Videos posted to the hashtag “walk the line rainforest” show groups of people of different ages being shepherded along roped trails and across fast-flowing rivers, scrambling up steep muddy banks laden with camping equipment, or carrying babies and small children.

For those wanting to know what happens after they manage to enter the United States, the tips continue.

“Is it possible to get a green card if you cross the border illegally? The answer is yes,” says one video posted by TikTok user @ausa589, in a reference to immigration form I-589, Application for Asylum and for Withholding of Removal.

“If an immigration court accepts your 589 application, this will result in one of two outcomes,” the user says, adding that Chinese nationals have a 58% chance of being granted political asylum, and that successful applicants qualify for permanent residency after just one year, a claim backed up by a recent online U.S. Citizenship and Immigration Services brochure.

‘Believe in yourselves’

Meanwhile, a video posted to the TikTok account @laoxiaotang details how to apply for a Bank of America account, specifying exactly which documentation will be needed.

“Believe in yourselves, guys, that you will successfully make it to America,” the user says in a different video. “It’s a lot like Shenzhen in China — very tolerant — Get over here!”

“If you do the whole trip DIY, you don’t need a huge amount of luggage, and nobody steals from you,” says another video posted by @run_away1688. “There are only four police fines, and the entire route is very low cost.”
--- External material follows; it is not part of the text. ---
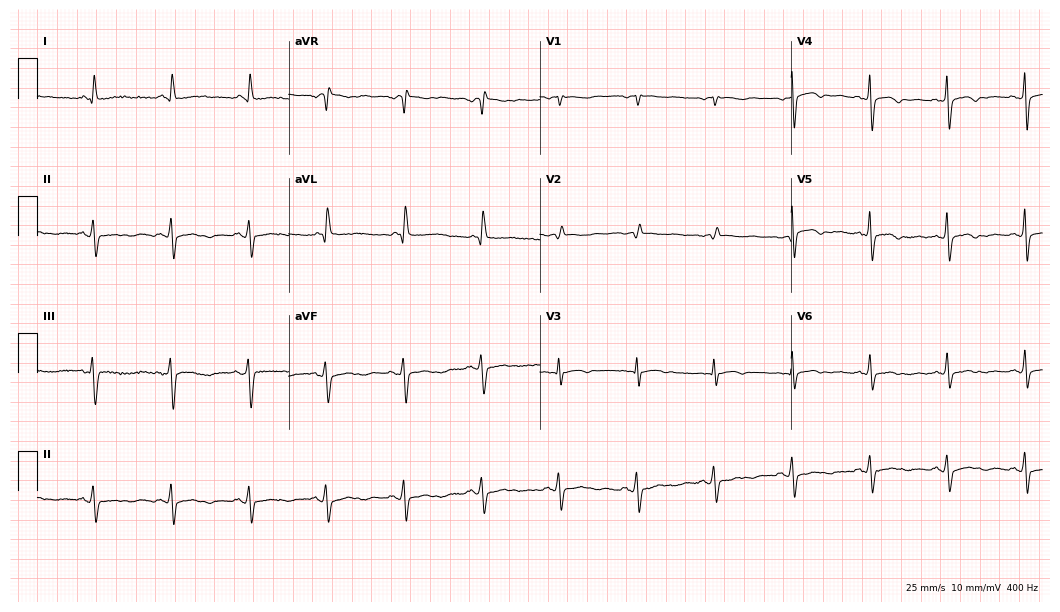
Electrocardiogram (10.2-second recording at 400 Hz), a 74-year-old female patient. Of the six screened findings (first-degree AV block, right bundle branch block, left bundle branch block, sinus bradycardia, atrial fibrillation, sinus tachycardia), none is recorded. Findings outside these six are not listed.
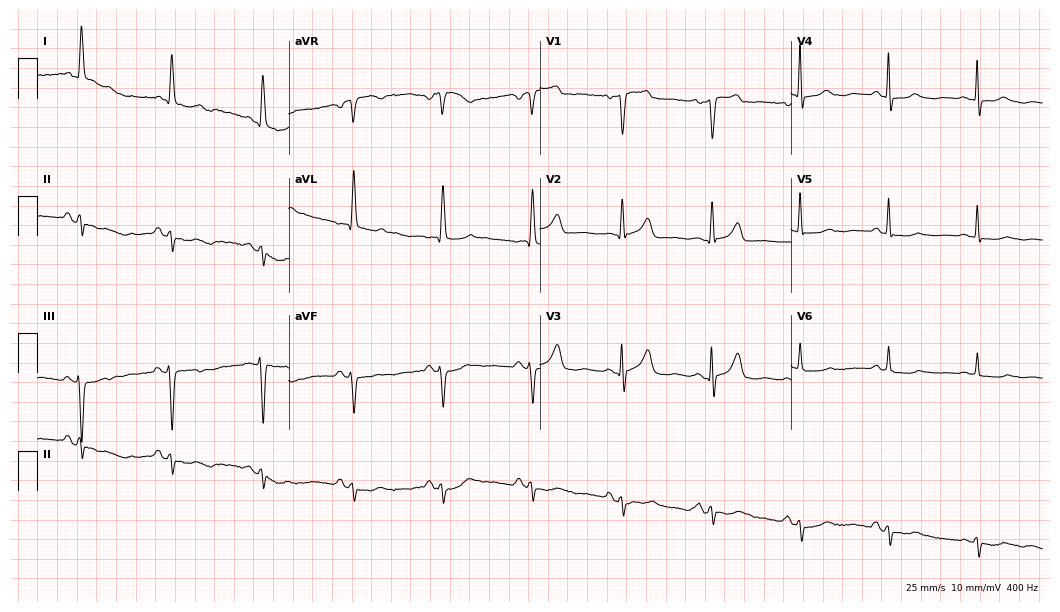
Electrocardiogram (10.2-second recording at 400 Hz), a 69-year-old female. Of the six screened findings (first-degree AV block, right bundle branch block (RBBB), left bundle branch block (LBBB), sinus bradycardia, atrial fibrillation (AF), sinus tachycardia), none is recorded. Other findings, if any, are not listed.

“Step 1: Arrive in the Honduran capital Tegucigalpa, then buy a bus ticket — there are a lot of places you can buy them … the highway goes all the way to Guatemala,” the video explains. “When you get to the border, you won’t be allowed to cross, but someone will ask you when you get off the bus, if you’re headed to Guatemala.”
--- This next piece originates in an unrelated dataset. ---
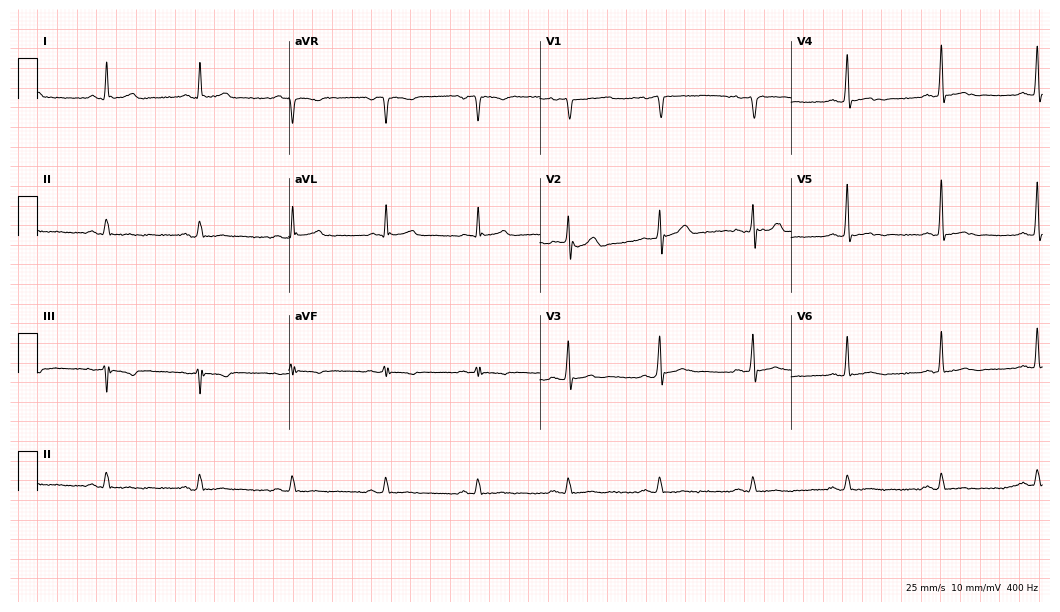
Resting 12-lead electrocardiogram (10.2-second recording at 400 Hz). Patient: a male, 41 years old. None of these six findings is recorded: first-degree AV block, right bundle branch block, left bundle branch block, sinus bradycardia, atrial fibrillation, sinus tachycardia.

“They will guide you through the mountains,” it says, detailing a list of further bus trips and checkpoints on an itinerary that ends in Mexico.
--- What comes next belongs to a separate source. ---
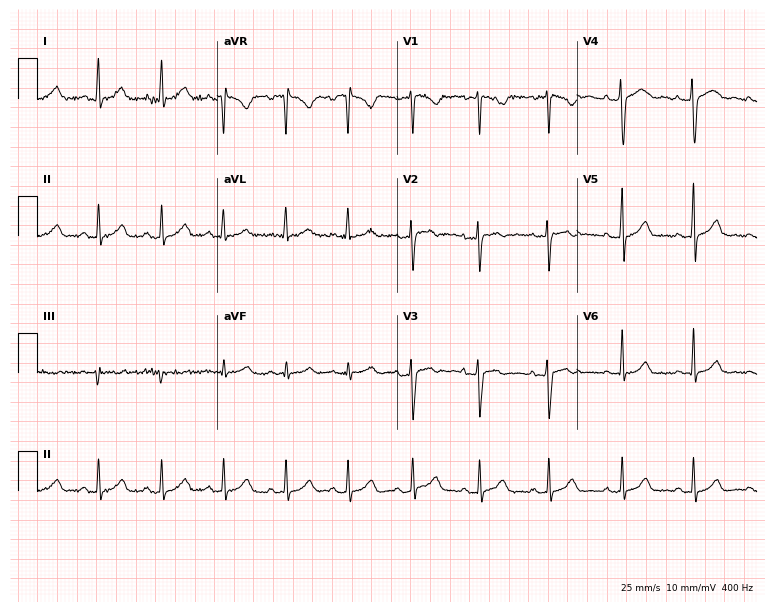
Electrocardiogram, a female, 24 years old. Overall reading on record: normal ECG.

Other users appeared to be documenting their own journey while sharing tips to those thinking of following in their trail.

“I’m worried that there are people … seeking to cheat people wanting to walk the line, particularly those who don’t have any money,” warns @jakedegongkairiji. “They keep sending out text messages, about realizing their dreams in America, about making U.S.$10,000 a month.”

“Believe them if you want to, but this is a personal warning from me to you,” the user says.

Jump in Chinese arriving at border

According to a recent in-depth report from Reuters, the difficulty of obtaining U.S. visas and the economic fallout from China’s zero-COVID policy have led to a jump in Chinese nationals arriving at the U.S.-Mexico border.

Some of those arrivals learned about how to make the journey via TikTok and its Chinese counterpart Douyin, the report said.

Over the course of three weeks photographing and reporting from a remote border stretch in southeastern Texas, Reuters witnessed hundreds of Chinese migrants crossing into the United States and interviewed more than two dozen in Mandarin, the report said.

“All of those interviewed said they got the idea to take the land route to the United States on social media and drew on influencers, private groups and comments to plan their trips,” it said.

About half told Reuters that they had been small business owners in China, running online stores, a sheep farm or a movie production company, while others wore crosses and carried Chinese-language Bibles, saying they were leaving China so as to practice their faith more freely.

According to data from the U.S. Customs and Border Protection, since October last year, the number of Chinese citizens arrested at the U.S.-Mexico border has reached more than 6,500 in just six months, a record high and 15 times that of the same period last year, the report said.

Douyin’s parent company, ByteDance, did not respond to a request for comment from Reuters.

In an emailed response to Reuters, the Chinese Embassy in Washington said that its government opposes illegal migration, calling it an “international issue that requires cooperation between countries.”